Extracted data |
....
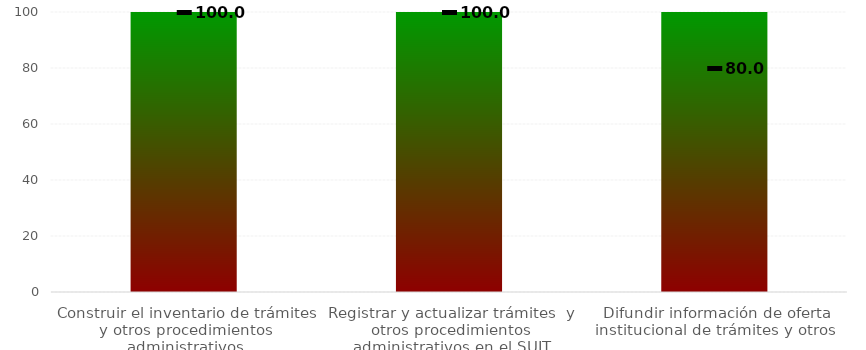
| Category | Niveles |
|---|---|
| Construir el inventario de trámites y otros procedimientos administrativos | 100 |
| Registrar y actualizar trámites  y otros procedimientos administrativos en el SUIT | 100 |
| Difundir información de oferta institucional de trámites y otros  | 100 |
....
Brief | Nothing but the lines with "administrativos" should be returned, copied from the entries above.

Reply to the exercise |
| Construir el inventario de trámites y otros procedimientos administrativos | 100 |
| Registrar y actualizar trámites  y otros procedimientos administrativos en el SUIT | 100 |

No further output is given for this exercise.